Sunday, October 22, 2023
It is a very warm and humid night, and I am up too late. When I arrived at home after Ead Aki's birthday party, at about 3:30 pm, I turned on the television to watch Sunday Night Football and thought I'd relish a quiet afternoon on my loveseat. I was too tired to walk to the beach, and I soon dozed off, thought I did not sleep very long.

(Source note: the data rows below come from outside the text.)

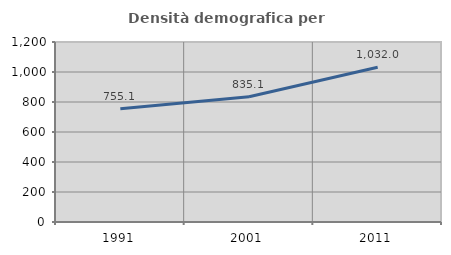
| Category | Densità demografica |
|---|---|
| 1991.0 | 755.053 |
| 2001.0 | 835.053 |
| 2011.0 | 1032.027 |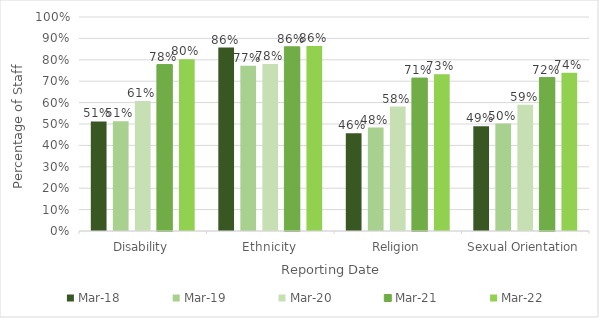
| Category | Mar-18 | Mar-19 | Mar-20 | Mar-21 | Mar-22 |
|---|---|---|---|---|---|
| Disability | 0.512 | 0.513 | 0.607 | 0.778 | 0.802 |
| Ethnicity | 0.857 | 0.772 | 0.781 | 0.861 | 0.864 |
| Religion | 0.457 | 0.483 | 0.581 | 0.715 | 0.732 |
| Sexual Orientation | 0.49 | 0.502 | 0.59 | 0.717 | 0.74 |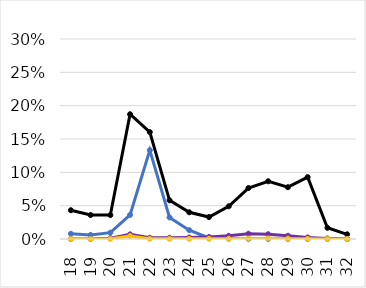
| Category | Total | miRNAs | TE | Virus |
|---|---|---|---|---|
| 18.0 | 0.043 | 0.008 | 0 | 0 |
| 19.0 | 0.036 | 0.006 | 0 | 0 |
| 20.0 | 0.036 | 0.01 | 0.001 | 0 |
| 21.0 | 0.187 | 0.036 | 0.007 | 0.004 |
| 22.0 | 0.16 | 0.133 | 0.002 | 0 |
| 23.0 | 0.058 | 0.032 | 0.002 | 0 |
| 24.0 | 0.04 | 0.013 | 0.002 | 0 |
| 25.0 | 0.033 | 0.001 | 0.003 | 0 |
| 26.0 | 0.049 | 0 | 0.005 | 0 |
| 27.0 | 0.076 | 0 | 0.008 | 0.001 |
| 28.0 | 0.087 | 0 | 0.007 | 0.001 |
| 29.0 | 0.078 | 0 | 0.005 | 0.001 |
| 30.0 | 0.093 | 0 | 0.002 | 0 |
| 31.0 | 0.017 | 0 | 0.001 | 0 |
| 32.0 | 0.007 | 0 | 0 | 0 |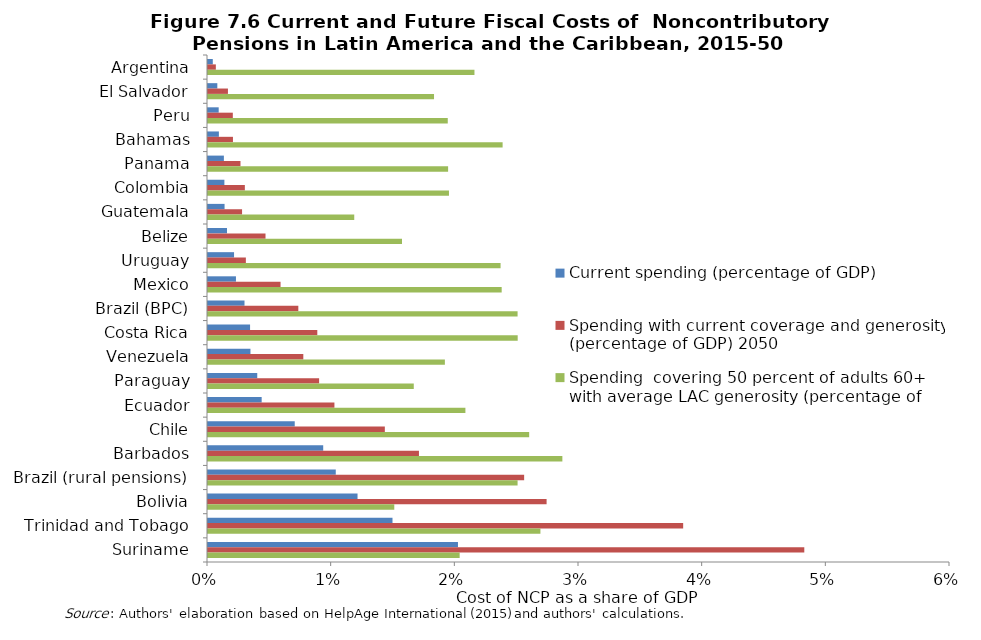
| Category | Current spending (percentage of GDP) | Spending with current coverage and generosity (percentage of GDP) 2050 | Spending  covering 50 percent of adults 60+ with average LAC generosity (percentage of GDP) 2050 |
|---|---|---|---|
| Argentina | 0 | 0.001 | 0.022 |
| El Salvador | 0.001 | 0.002 | 0.018 |
| Peru | 0.001 | 0.002 | 0.019 |
| Bahamas | 0.001 | 0.002 | 0.024 |
| Panama | 0.001 | 0.003 | 0.019 |
| Colombia | 0.001 | 0.003 | 0.019 |
| Guatemala | 0.001 | 0.003 | 0.012 |
| Belize | 0.002 | 0.005 | 0.016 |
| Uruguay | 0.002 | 0.003 | 0.024 |
| Mexico | 0.002 | 0.006 | 0.024 |
| Brazil (BPC) | 0.003 | 0.007 | 0.025 |
| Costa Rica | 0.003 | 0.009 | 0.025 |
| Venezuela | 0.003 | 0.008 | 0.019 |
| Paraguay | 0.004 | 0.009 | 0.017 |
| Ecuador | 0.004 | 0.01 | 0.021 |
| Chile | 0.007 | 0.014 | 0.026 |
| Barbados | 0.009 | 0.017 | 0.029 |
| Brazil (rural pensions) | 0.01 | 0.026 | 0.025 |
| Bolivia | 0.012 | 0.027 | 0.015 |
| Trinidad and Tobago | 0.015 | 0.038 | 0.027 |
| Suriname | 0.02 | 0.048 | 0.02 |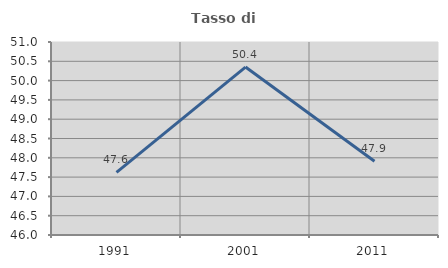
| Category | Tasso di occupazione   |
|---|---|
| 1991.0 | 47.623 |
| 2001.0 | 50.351 |
| 2011.0 | 47.91 |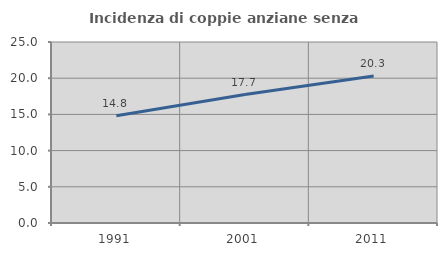
| Category | Incidenza di coppie anziane senza figli  |
|---|---|
| 1991.0 | 14.821 |
| 2001.0 | 17.74 |
| 2011.0 | 20.306 |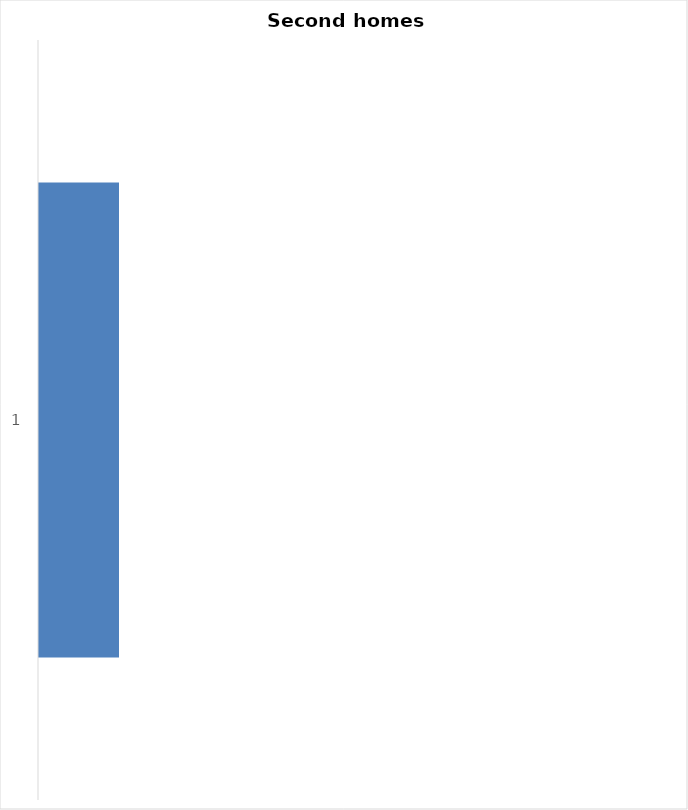
| Category | Series 0 |
|---|---|
| 0 | 1 |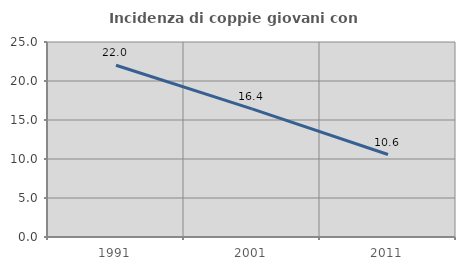
| Category | Incidenza di coppie giovani con figli |
|---|---|
| 1991.0 | 22.016 |
| 2001.0 | 16.427 |
| 2011.0 | 10.573 |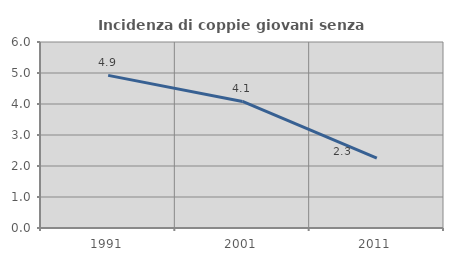
| Category | Incidenza di coppie giovani senza figli |
|---|---|
| 1991.0 | 4.924 |
| 2001.0 | 4.082 |
| 2011.0 | 2.257 |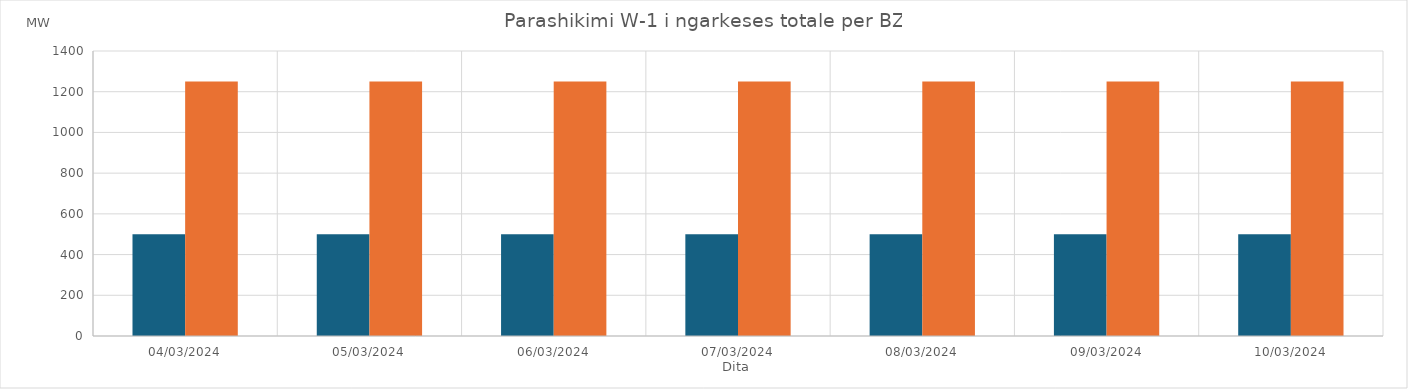
| Category | Min (MW) | Max (MW) |
|---|---|---|
| 04/03/2024 | 500 | 1250 |
| 05/03/2024 | 500 | 1250 |
| 06/03/2024 | 500 | 1250 |
| 07/03/2024 | 500 | 1250 |
| 08/03/2024 | 500 | 1250 |
| 09/03/2024 | 500 | 1250 |
| 10/03/2024 | 500 | 1250 |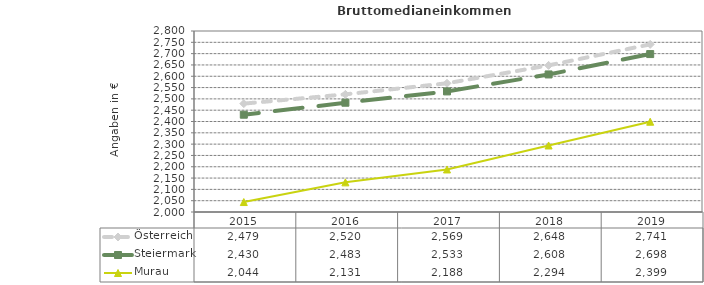
| Category | Österreich | Steiermark | Murau |
|---|---|---|---|
| 2019.0 | 2741 | 2698 | 2399 |
| 2018.0 | 2648 | 2608 | 2294 |
| 2017.0 | 2569 | 2533 | 2188 |
| 2016.0 | 2520 | 2483 | 2131 |
| 2015.0 | 2479 | 2430 | 2044 |

I had a nice conversation with Gina at the party. She asked me if I enjoyed the book she'd given me, "Find A Way" by Diana Nyad, and I told her that I had. We both found Diana's story of swimming for 53 hours from Cuba to Florida, at age 64, very inspiring (her book/story has been made into a Netflix movie, which I haven't watched because I do not subscribe to Netflix...perhaps I'll watch it at Laura's). Gina had actually met Diana, who was a speaker at a conference that Gina had attended, and she'd been inspired to begin a swimming routine. However, when I asked Gina how her swimming was coming along, she told me that she has not swum in a long time and she told me of her issues, which are not unlike every swimmer's issues, especially when we first begin: she is discouraged because she does not swim well (yet! I told her); it is difficult to get motivated and easier to not swim; she feels self-conscious about people watching her.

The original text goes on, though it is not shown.